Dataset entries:
━━━━━━━━━━━━━━━━━━━━
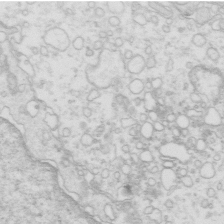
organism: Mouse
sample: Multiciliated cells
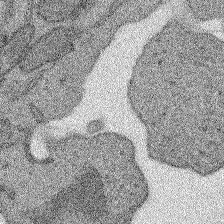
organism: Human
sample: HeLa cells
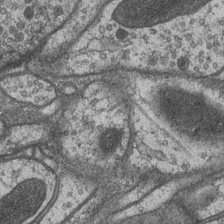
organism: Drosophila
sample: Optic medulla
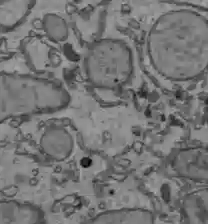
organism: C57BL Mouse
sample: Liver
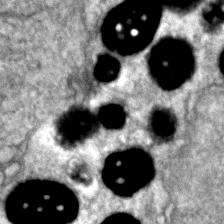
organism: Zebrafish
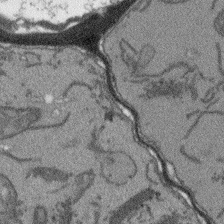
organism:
━━━━━━━━━━━━━━━━━━━━
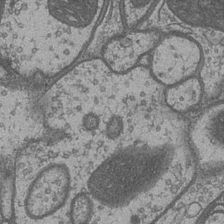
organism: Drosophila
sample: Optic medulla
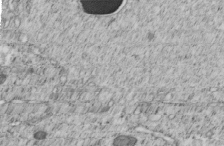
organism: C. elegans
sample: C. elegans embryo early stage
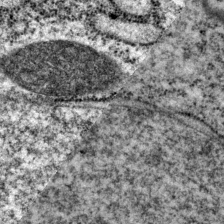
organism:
━━━━━━━━━━━━━━━━━━━━
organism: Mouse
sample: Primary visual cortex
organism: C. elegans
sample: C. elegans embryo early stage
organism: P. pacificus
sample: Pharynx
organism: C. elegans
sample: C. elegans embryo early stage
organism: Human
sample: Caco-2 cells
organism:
━━━━━━━━━━━━━━━━━━━━
• _WHAT YOU NEED TO DO_: Show all lines above holding the word "sample".

• _EXERCISE RESULT_:
sample: Multiciliated cells
sample: HeLa cells
sample: Optic medulla
sample: Liver
sample: Optic medulla
sample: C. elegans embryo early stage
sample: Primary visual cortex
sample: C. elegans embryo early stage
sample: Pharynx
sample: C. elegans embryo early stage
sample: Caco-2 cells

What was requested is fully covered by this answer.